To do:
For the material below, the expected output is exactly the lines between the line holding "fotografico di famiglia." and the line holding "شن‌های روان کویر مرنجاب، پارک ملی کویر.", inclusive, with pictures left out.

Records for this exercise:
☆ ☆ ☆ ☆ ☆

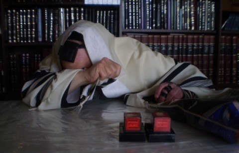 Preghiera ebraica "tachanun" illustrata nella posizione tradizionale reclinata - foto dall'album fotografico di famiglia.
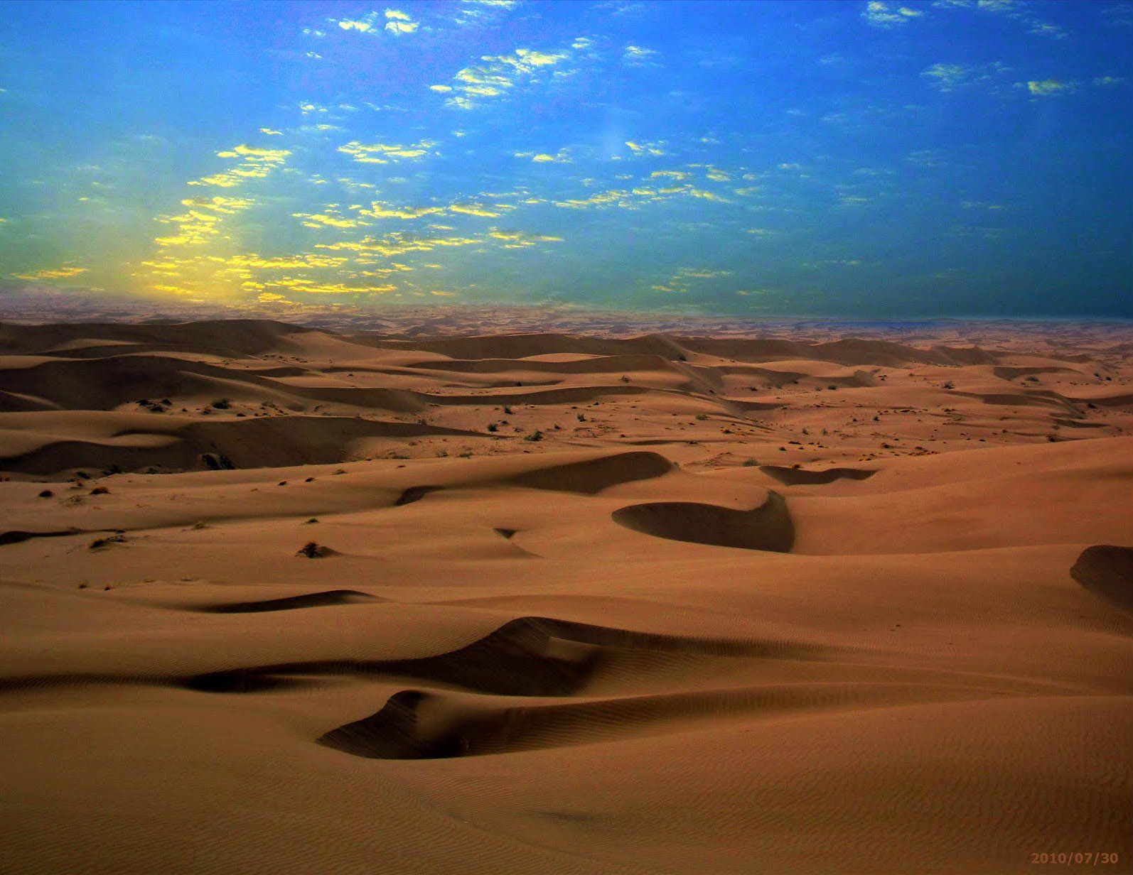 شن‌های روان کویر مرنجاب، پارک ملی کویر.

☆ ☆ ☆ ☆ ☆

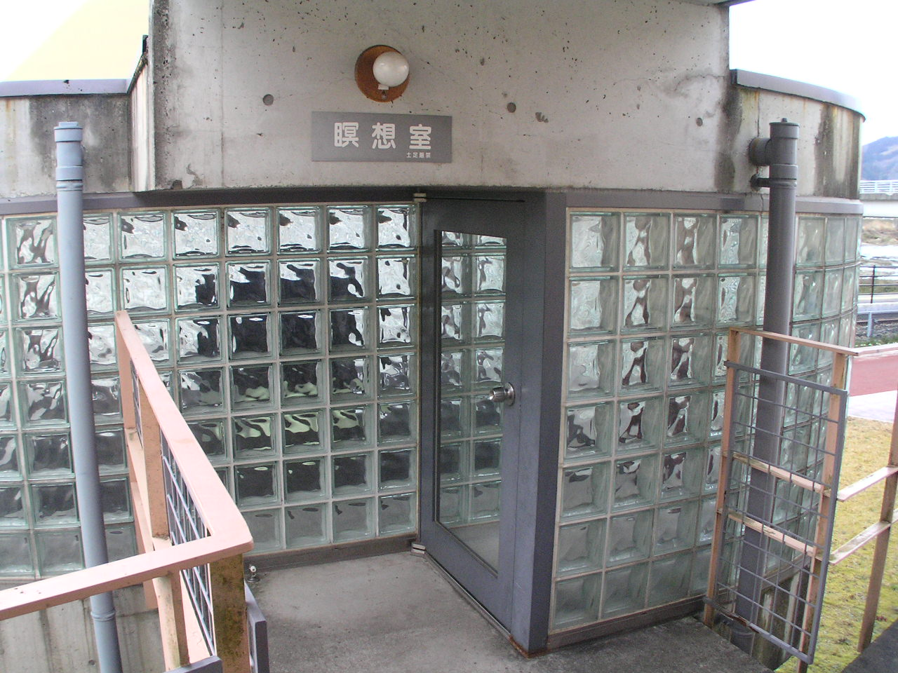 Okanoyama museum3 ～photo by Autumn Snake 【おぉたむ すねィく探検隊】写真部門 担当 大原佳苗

☆ ☆ ☆ ☆ ☆

Exercise output:
 Preghiera ebraica "tachanun" illustrata nella posizione tradizionale reclinata - foto dall'album fotografico di famiglia.
 شن‌های روان کویر مرنجاب، پارک ملی کویر.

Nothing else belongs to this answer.